The flow regimes for 62 different test conditions were deeply analyzed with fast-camera videos in order to identify the transition boundary between plug and slug flows regimes. The transition for two-phase flow agreed well with the flow regime map proposed by Kong and Kim (2017), and a strong dependency of the boundary with the solid concentration was found for three-phase flows. For a specific slurry velocity (\(j_{fs}\)) higher flow rates of the gas phase are needed to reach the boundary as the solid concentration increases.

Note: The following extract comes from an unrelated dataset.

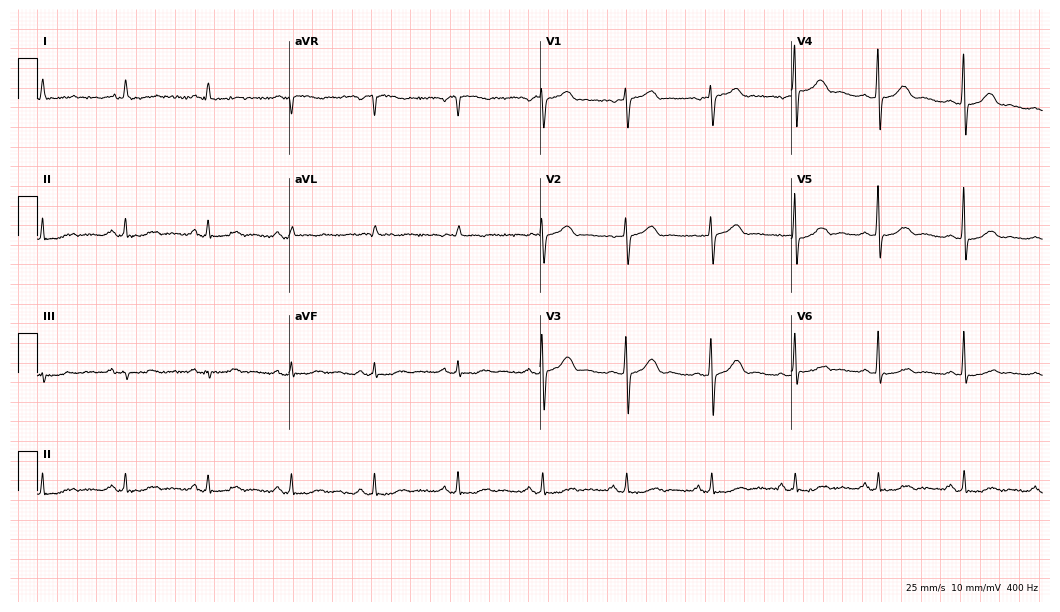
12-lead ECG from a 61-year-old female. Screened for six findings — first-degree AV block, right bundle branch block, left bundle branch block, sinus bradycardia, atrial fibrillation, sinus tachycardia — none is recorded.
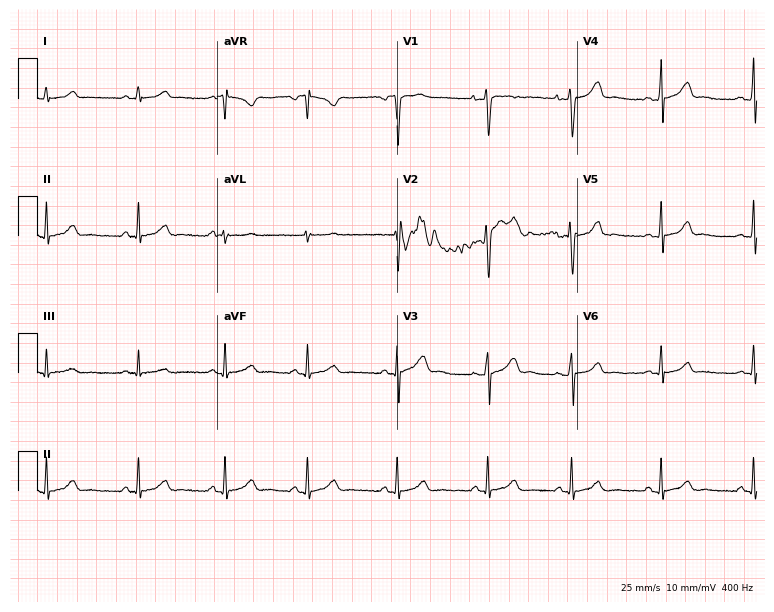
Standard 12-lead ECG recorded from a 17-year-old female (7.3-second recording at 400 Hz). None of these six findings is recorded: first-degree AV block, right bundle branch block (RBBB), left bundle branch block (LBBB), sinus bradycardia, atrial fibrillation (AF), sinus tachycardia. Other findings, if any, are not listed.

The pressure drop was analyzed for 72 test conditions. Two-phase measurements were compared with the Lockhart–Martinelli correlation, while the three-phase measurements were compared with the modified Lockhart–Martinelli correlation, incorporating the SRC Pipe Flow model. Both correlations performed adequately as the predicted values of the pressure drop were generally in concordance with the experimental data. It has been noted that for solid concentrations of 5 and 10% there is a small (almost null) effect on the pressure drop, and according to the theoretical model (modified LM) it is not expected to obtain meaningful increments in pressure drops until reaching more than 30% of solid concentrations. In any case, experiments with higher concentrations should be performed in order to validate this observation.

Further measurements will be performed to analyze the effect of higher concentration of solids and the influence of the solid density, both to define the effect on the transition from plug to slug regimes and to analyze its effect on the frictional pressure gradient. Also a wider area of the regime map is expected to be covered, analyzing the transition boundary from plug and slug to bubbly flows.